Part 2 of 3
In the first part of this series, we discussed the similarities and differences between HPC and AI with a special focus on the storage aspects. In this second part, a closer look at the 3 Phases of Deep Learning will provide us with a better understanding of what the storage requirements for Deep Learning are, given that DL is generally considered to be one of the most important drivers for storage performance nowadays. After that, we will then have all we need to design an optimal storage system for scalable Deep Learning in the third and final part.
The 3 Phases of Deep Learning
Phase 1: Data Preparation – Extract, Transform, Load (ETL)
The goal of this phase is to have the dataset readily available in a format that is suitable for training. Reasons for this might be that the data comes from a source that produces data in a format that is not suitable for training, e.g. because of the used color palette, resolution, position of relevant objects inside an image, and so on.
Phase 2: Training
The goal of the training phase is to teach “the computer” to recognize something of interest. Popular examples for this are persons, cats, or traffic signs.
But how can a computer learn to recognize a cat? The answer is trivially simple on the one hand, but at the same time the major challenge for traditional storage systems: The computer (or rather the GPUs) need to see lots and lots of cats in all colors, from different angles in different poses and sizes. And when each image has been processed once, the whole dataset is typically processed again and again in a different order, with a different image rotation factor, stretched or in other variations, as all this improves the accuracy of the recognition.
Also, the data scientists in a company are continuously working on improving the model generation based on the existing training dataset, which makes training an endless process that is running continuously in a company to improve the company’s product and stay ahead of the competition.
In clusters of multiple GPU systems, a certain GPU server typically doesn’t read the same subset of objects again that it read in the first pass, due to the random reordering of data. This means a cache on the GPU server would not be effective and thus the storage system itself has to be able to provide data at the speed at which the GPUs can process it – so very, very fast. Due to the nature of accesses consisting of lots of small file reads, NVMe has proven to be the only technology today that fits for these requirements, providing both, the ultra-low access latency and the high number of read operations per second.
Another important observation for GPU server clusters is that the dataset should be shared between the GPU servers, as they typically all work with the same dataset.
The fact that this phase is mostly about reading of data is an important property that allows some very interesting optimizations of the solution design, as we will see in the following chapters.
Phase 3: Inference
The goal of the inference phase is to put the trained model to the test by letting the computer recognize whatever objects it has been trained on. So this is the actual application for which we went through all the effort in the training phase.
In the inference phase, object recognition typically happens in real-time. For example in security-sensitive areas, if the purpose of the model is to recognize persons, there will be a continuous live feed of cameras that needs to be analyzed. And it’s usually not good enough to recognize that an object is a person, the goal rather is to recognize if this a certain person of interest from a database.

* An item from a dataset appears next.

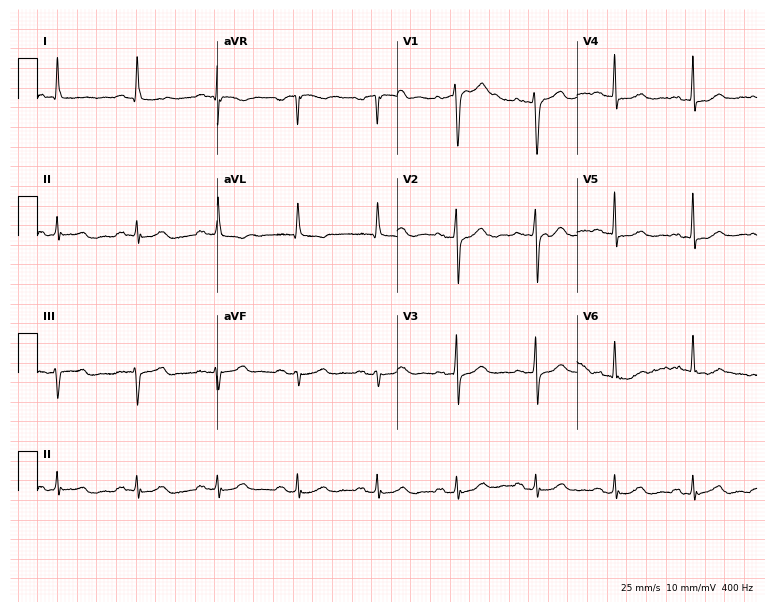
Resting 12-lead electrocardiogram (7.3-second recording at 400 Hz). Patient: a female, 82 years old. None of these six findings is recorded: first-degree AV block, right bundle branch block (RBBB), left bundle branch block (LBBB), sinus bradycardia, atrial fibrillation (AF), sinus tachycardia. Findings outside these six are not listed.

This means the latency of data access becomes a critical factor to keep up with the live feed.
Again, NVMe has proven to be a best-fitting technology for such latency-sensitive use cases in general. But the fact that there are large differences in the amount of persistent data that needs to be accessed during an inference phase, still leaves the training as the most widely recognized critical phase for storage system performance. Thus, we will focus on designing an optimal solution for training workloads in the third and final part of this series.